I’ve grown accustomed to the variability of each weekly enrollment report from Maryland Health Connection. Every week, something new happens with the exchange — some policy amendment, some different method for counting enrollees. Those changes are reflected in the Friday enrollment numbers, and they make it difficult to draw apples-to-apples comparisons.
This week, for example, the enrollment report says that 1,407 households registered for the retroactive coverage option. Let’s break all that new stuff down.
The retroactive coverage option is an agreement worked out between state officials and the four insurance companies that offer plans on MarylandHealthConnection.gov. It allows people who tried but were unable to sign up for coverage by Dec. 31 due to technical issues with the website to enroll in the plan of their choice with coverage retroactive to Jan. 1.
People had to register for that option by Jan. 21 at 5 p.m.
Consumers are only eligible for retroactive coverage if they can prove that they tried but failed to enroll by Dec. 31 because of problems with the exchange.
So that’s new.
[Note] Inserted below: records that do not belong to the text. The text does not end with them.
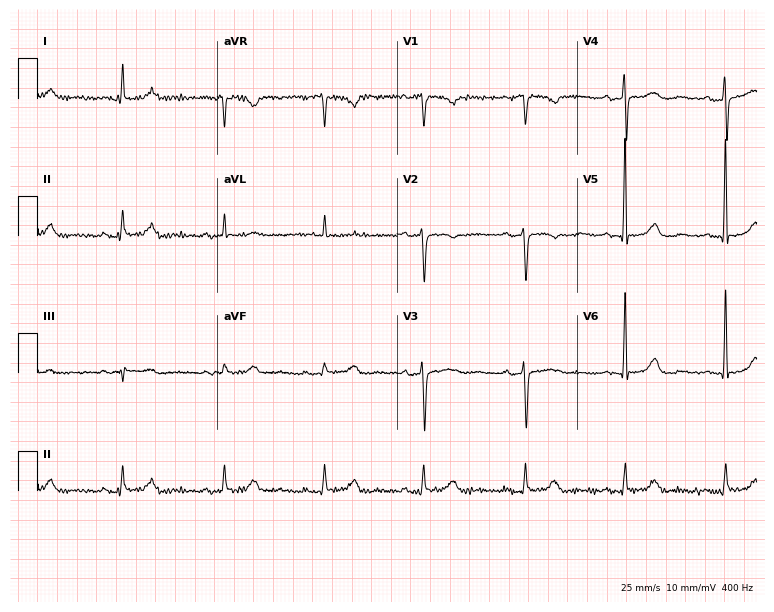
Electrocardiogram (7.3-second recording at 400 Hz), an 83-year-old female patient. Of the six screened findings (first-degree AV block, right bundle branch block, left bundle branch block, sinus bradycardia, atrial fibrillation, sinus tachycardia), none is recorded.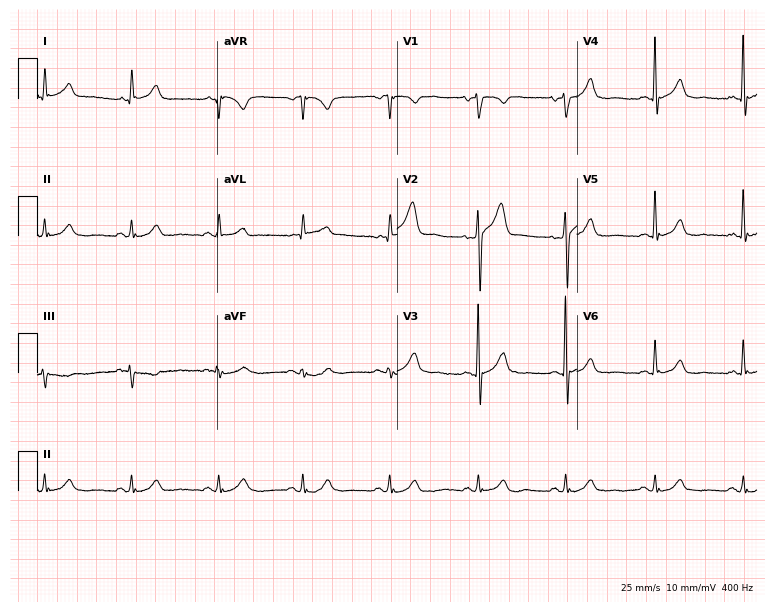
Standard 12-lead ECG recorded from a 61-year-old male (7.3-second recording at 400 Hz). Read as a normal ECG.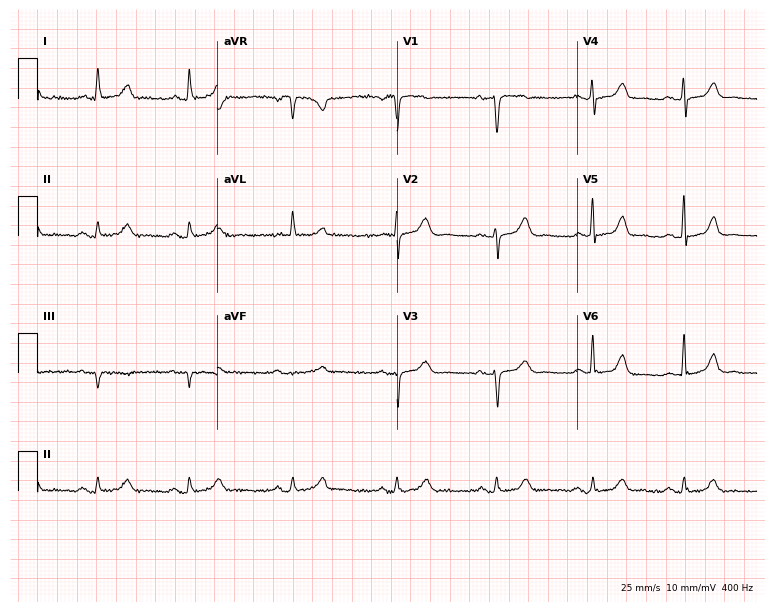
12-lead ECG from a female patient, 79 years old (7.3-second recording at 400 Hz). No first-degree AV block, right bundle branch block (RBBB), left bundle branch block (LBBB), sinus bradycardia, atrial fibrillation (AF) or sinus tachycardia recorded for this tracing. Only these six findings were labelled.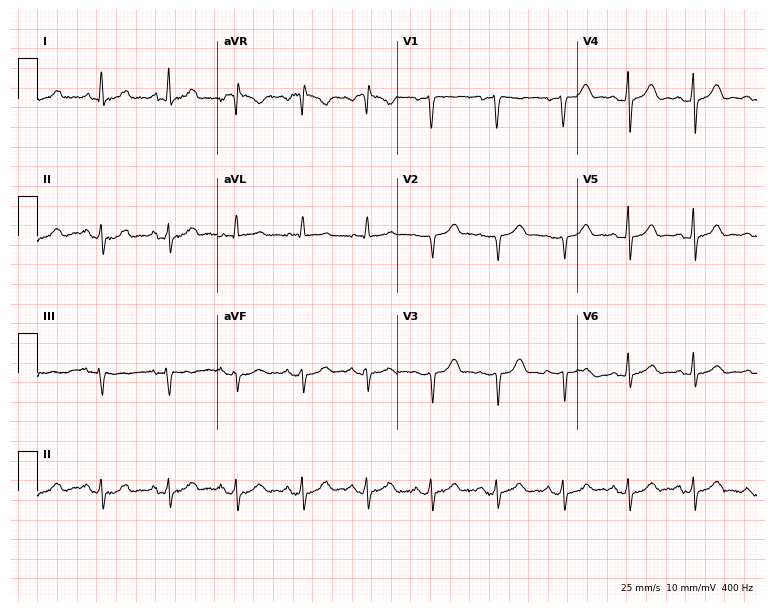
Resting 12-lead electrocardiogram. Patient: a 43-year-old female. Read as a normal ECG.

But there was something else different about this section of the report: Exchange officials referred to the number of “households,” as opposed to the number of “Marylanders,” which is how they usually report the enrollment figures.
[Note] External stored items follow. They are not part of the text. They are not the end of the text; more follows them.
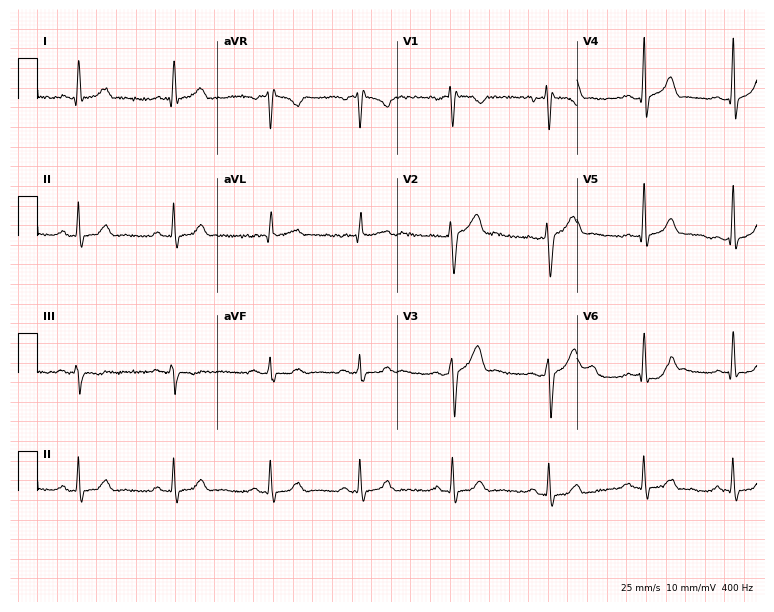
Electrocardiogram, a man, 33 years old. Overall reading on record: normal ECG.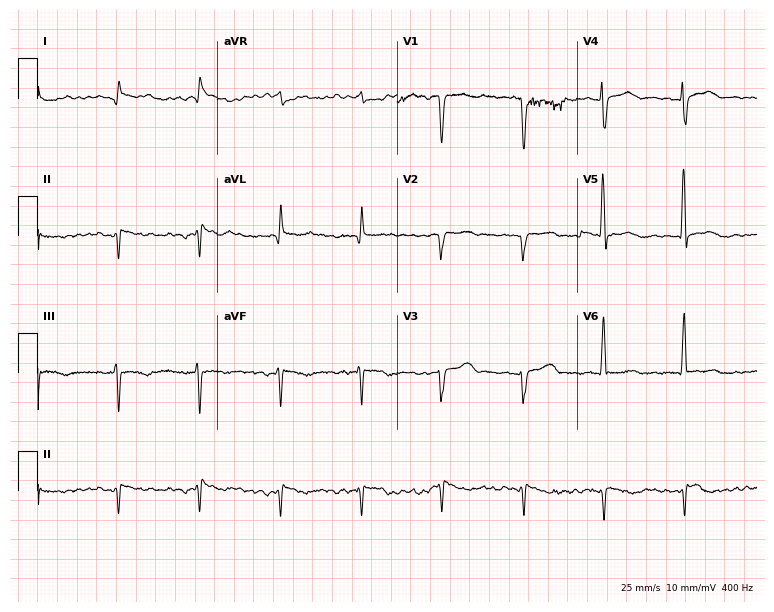
Standard 12-lead ECG recorded from an 83-year-old female (7.3-second recording at 400 Hz). None of these six findings is recorded: first-degree AV block, right bundle branch block (RBBB), left bundle branch block (LBBB), sinus bradycardia, atrial fibrillation (AF), sinus tachycardia. Findings outside these six are not listed.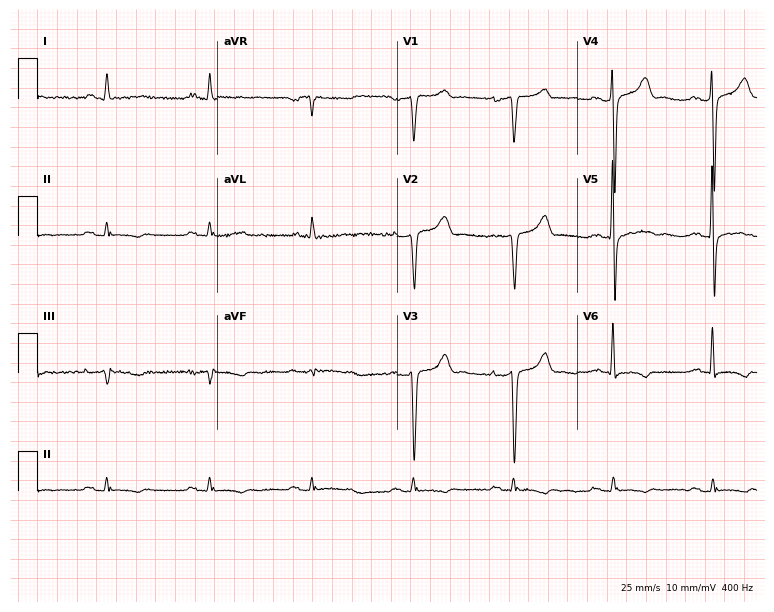
12-lead ECG from a 57-year-old man (7.3-second recording at 400 Hz). Shows first-degree AV block.

I asked officials on Friday if reporting “households” instead of “Marylanders” was intentional, or if the two words should be interpreted as interchangeable.
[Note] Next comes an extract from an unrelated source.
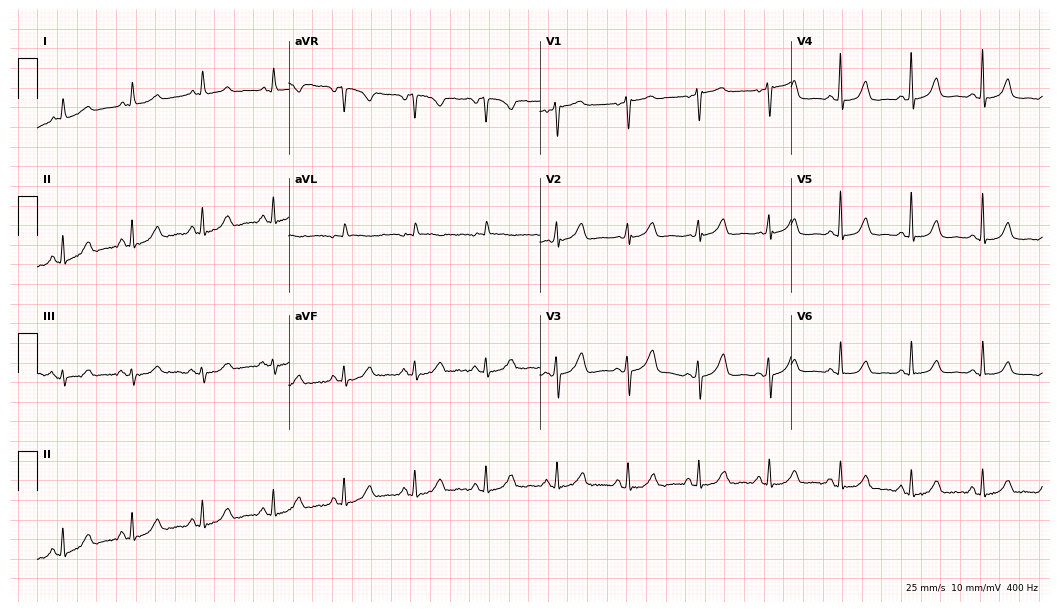
Electrocardiogram (10.2-second recording at 400 Hz), a 55-year-old female. Overall reading on record: normal ECG.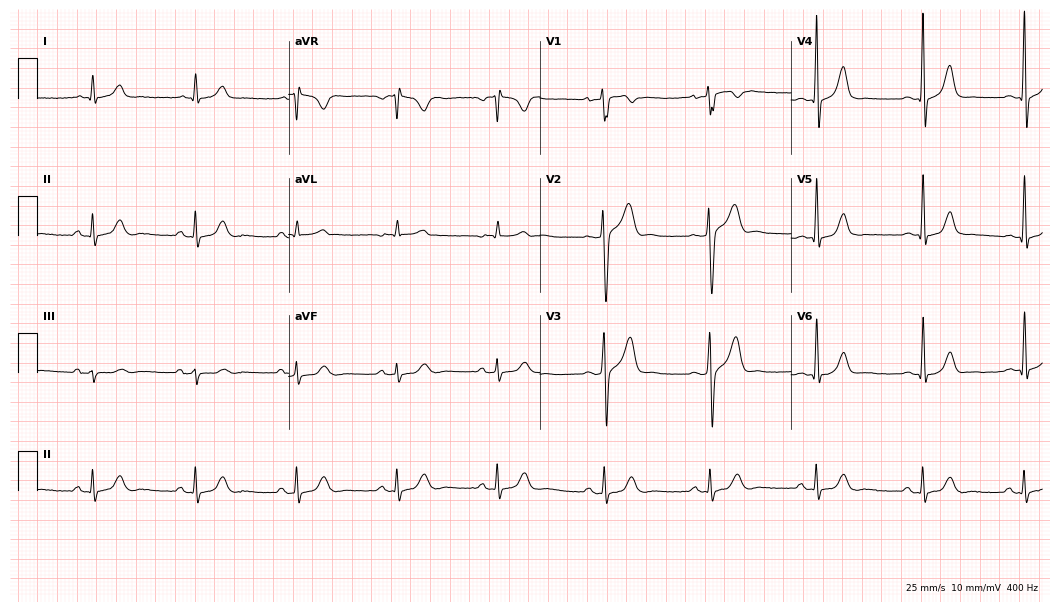
12-lead ECG from a male, 44 years old (10.2-second recording at 400 Hz). Recorded interpretation: within normal limits.

I got my answer at a meeting of the Maryland Health Benefit Exchange board of directors on Monday. The number of registrants does refer to households, rather than individuals, because people who registered did so on behalf of themselves and their families.
The weekly report also says that as of Jan. 18, a total of 25,177 Marylanders have enrolled in private health plans through the exchange (a weekly increase of 2,665 people).
I also asked if any of the 1,407 “retroactive option households” were counted in the 25,177 total. Dori Henry, a spokeswoman for the Dept. of Health and Mental Hygiene, said they were not.
I also asked for clarification about what “registered” really means. At the MHBE meeting on Monday, I learned that registering is the first step in a multi-step process for getting retroactive coverage.
Consumers who thought they were eligible must have called the exchange’s Call Center by Jan. 21 and asked to sign up for the retroactive option — that counts as registering.
It does not mean, however, that those 1,407 people have been approved and are now actually enrolled in the plan.
State officials still have to go through and verify that those people are eligible for the option and send their information to insurers (which they must do by Feb. 7). Also, the consumers must pay their premiums for January and February by Feb. 15.